__Task prompt__
Copy down every line of the data that follows exactly. Omit the pictures.

*** Dataset excerpts ***

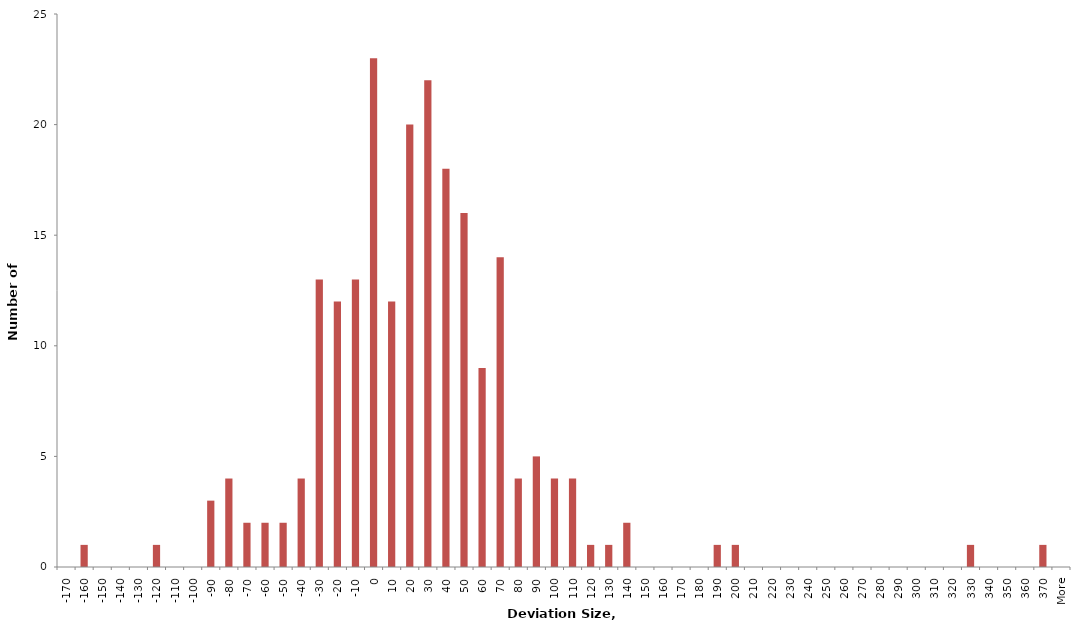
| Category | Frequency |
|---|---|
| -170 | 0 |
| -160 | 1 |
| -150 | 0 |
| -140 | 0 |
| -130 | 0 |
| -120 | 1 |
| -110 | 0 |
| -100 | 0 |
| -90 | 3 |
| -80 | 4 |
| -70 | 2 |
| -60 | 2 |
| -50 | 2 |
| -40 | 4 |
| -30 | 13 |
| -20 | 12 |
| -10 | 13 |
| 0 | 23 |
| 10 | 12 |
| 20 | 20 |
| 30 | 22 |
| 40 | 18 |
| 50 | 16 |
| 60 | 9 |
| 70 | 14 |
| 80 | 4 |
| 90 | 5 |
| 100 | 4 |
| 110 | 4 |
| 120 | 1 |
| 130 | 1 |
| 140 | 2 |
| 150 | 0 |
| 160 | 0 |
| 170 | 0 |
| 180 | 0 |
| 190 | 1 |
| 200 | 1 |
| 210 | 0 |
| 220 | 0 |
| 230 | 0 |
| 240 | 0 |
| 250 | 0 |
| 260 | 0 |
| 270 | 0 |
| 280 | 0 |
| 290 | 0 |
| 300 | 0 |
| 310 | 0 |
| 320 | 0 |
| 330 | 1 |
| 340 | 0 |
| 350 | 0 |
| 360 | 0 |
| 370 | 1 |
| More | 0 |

*** End of Dataset excerpts ***

__Answer for this exercise__
| Category | Frequency |
|---|---|
| -170 | 0 |
| -160 | 1 |
| -150 | 0 |
| -140 | 0 |
| -130 | 0 |
| -120 | 1 |
| -110 | 0 |
| -100 | 0 |
| -90 | 3 |
| -80 | 4 |
| -70 | 2 |
| -60 | 2 |
| -50 | 2 |
| -40 | 4 |
| -30 | 13 |
| -20 | 12 |
| -10 | 13 |
| 0 | 23 |
| 10 | 12 |
| 20 | 20 |
| 30 | 22 |
| 40 | 18 |
| 50 | 16 |
| 60 | 9 |
| 70 | 14 |
| 80 | 4 |
| 90 | 5 |
| 100 | 4 |
| 110 | 4 |
| 120 | 1 |
| 130 | 1 |
| 140 | 2 |
| 150 | 0 |
| 160 | 0 |
| 170 | 0 |
| 180 | 0 |
| 190 | 1 |
| 200 | 1 |
| 210 | 0 |
| 220 | 0 |
| 230 | 0 |
| 240 | 0 |
| 250 | 0 |
| 260 | 0 |
| 270 | 0 |
| 280 | 0 |
| 290 | 0 |
| 300 | 0 |
| 310 | 0 |
| 320 | 0 |
| 330 | 1 |
| 340 | 0 |
| 350 | 0 |
| 360 | 0 |
| 370 | 1 |
| More | 0 |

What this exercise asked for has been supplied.